In the short term, there are enough vets without small children who are able to cover. The big worry is that, in 6-12 months  there won’t be enough vets – because they’ve had to resign or change careers as a result of this ruling. And we already have a significant shortage of experienced vets anyway… so how is that a good thing for animal welfare?

We can see why even though we don’t like it and we’re worried where this is going

The vets in this group – and it’s sort of where I sit – accept the risk of transmission, and feel that there is more that can be done. However, it does leave a lot of vets in a very awkward position, especially now that the emergency provision clause has been lost as well. To be honest, I can see the arguments on both sides of this one.
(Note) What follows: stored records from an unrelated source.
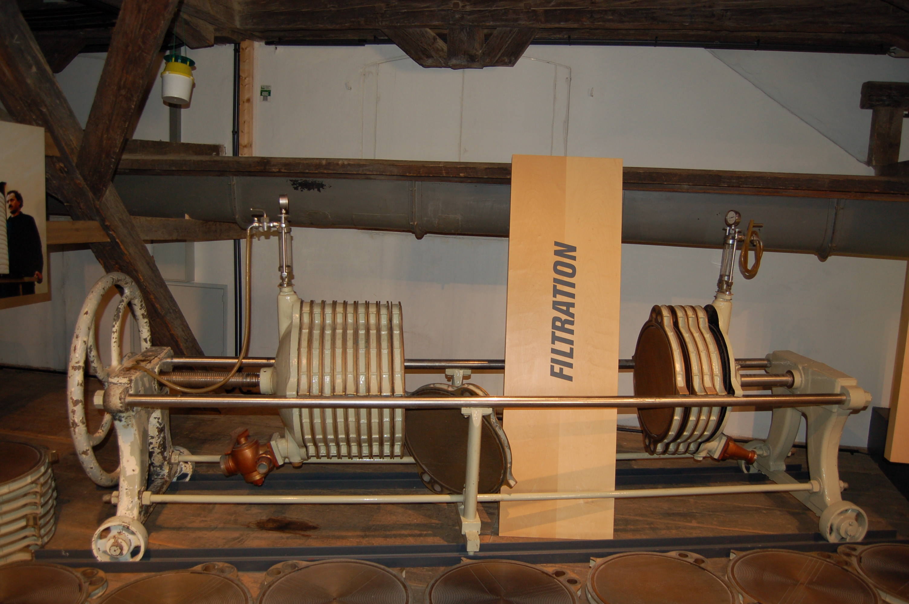 Die Stiegl-Brauwelt ist das Brauereimuseum der Stieglbrauerei zu Salzburg.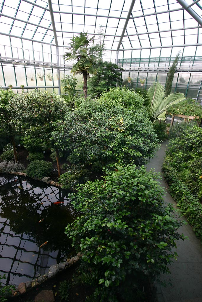 Skleník liberecké botanické zahrady.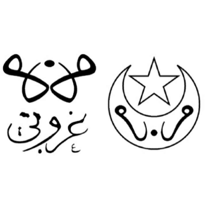 Mim Mim grubu logosu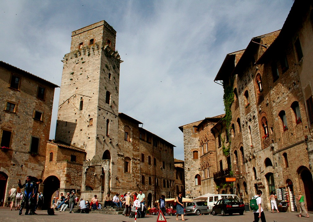 Piazza Cisterna, the main square in San Gimignano, Italy.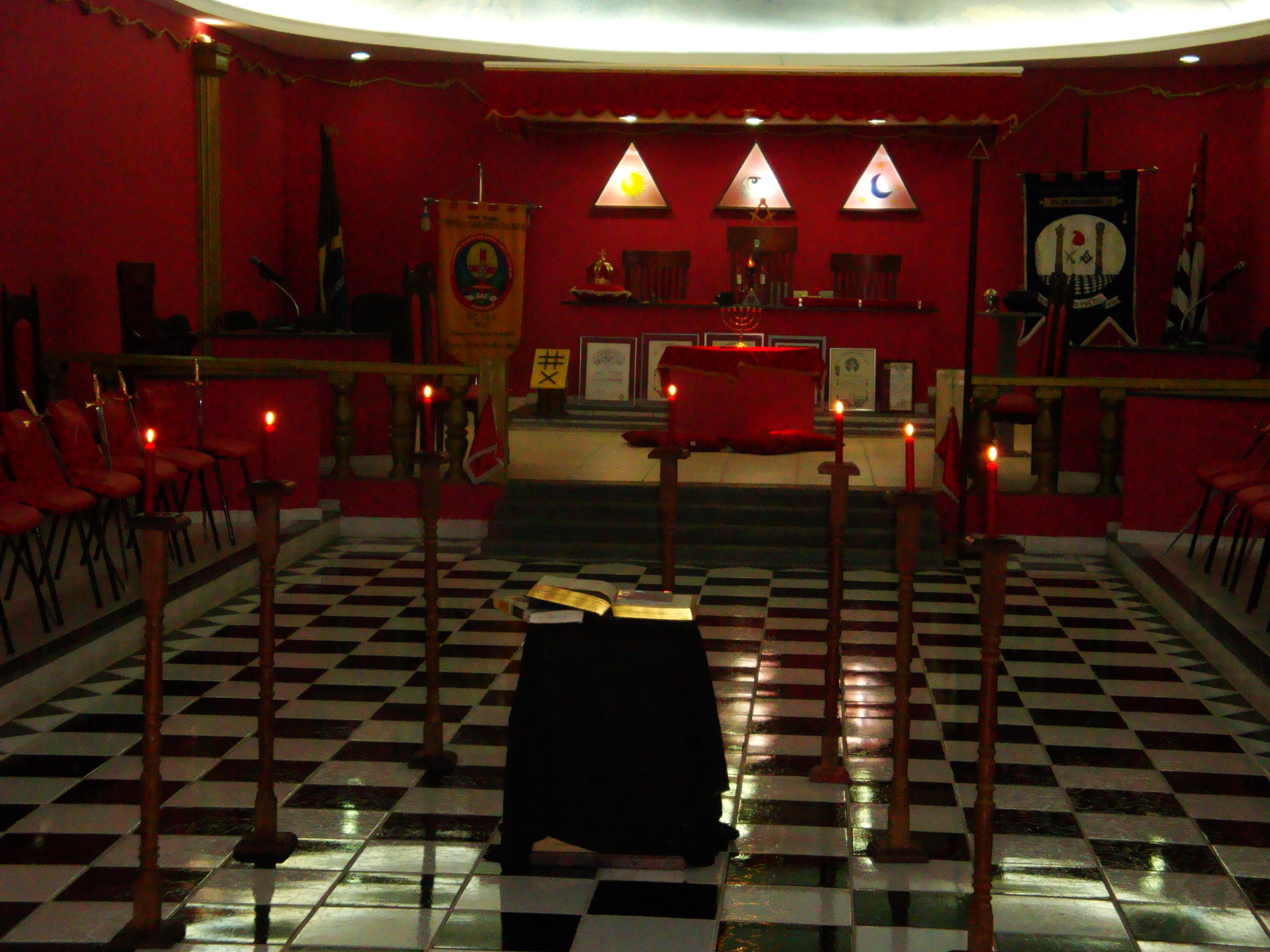 Vista interior do Capítulo DeMolay Cavaleiros da Luz, em Ribeirão Preto/SP

I think the guidance isn’t unreasonable (although I wish emergency provision was still in there), but I’m very concerned if there are indeed some veterinary businesses who aren’t supporting their staff right now. 

This is a pandemic – even the RCVS has said it shouldn’t be business as usual, but too many places seem to be putting too much emphasis on “catching up” with routine work, rather than helping their staff to weather this storm. 

How will this impact my pet’s veterinary care?

It is likely that you will see more and more practices going “emergency only”. While the current guidelines allow vets to see any cases “necessary for animal welfare”, as there are fewer vets available, expect more practices to be more restrictive over what cases they can see face to face. 

You can also expect a lot more telephone or video appointments, as vets forced to work from home try to stay on top of pets’ and horses’ veterinary needs. As a profession, we’re pretty much all agreed that it’s a lot better than nothing if there’s a shortage of vets – and a lot better than the owner or our colleagues catching Covid!

How can I help?

Well, first of all, keep a close eye on your practice’s website and social media. They’ll be updating it regularly, so make sure you know what their current opening hours and policies are… remember that this might change rapidly!

Don’t just turn up at your practice without an appointment either – working “covid secure” isn’t easy, and the staff need to be set up in advance. If you can, book an appointment online; if not, at least phone (although be aware that with fewer staff in the building, it may take longer than usual to get through).

Finally, and most importantly – if you’re due for some non-urgent or routine appointment, see if it can be delayed. This wave of the virus won’t last for ever, but right now we’re all in a tough place. The best thing we can do is minimise our interactions with other people, stay at home, and stay safe.

What about the long-term impact?

The decisions we make today won’t just affect how many of the vulnerable humans survive, but also how many veterinary practices and professionals will still be in business to help animals in 5 or 10 years’ time.

The way this is going, don’t be surprised if at the end of the pandemic there’s a major restructuring of the veterinary industry, with fewer practices and less choice.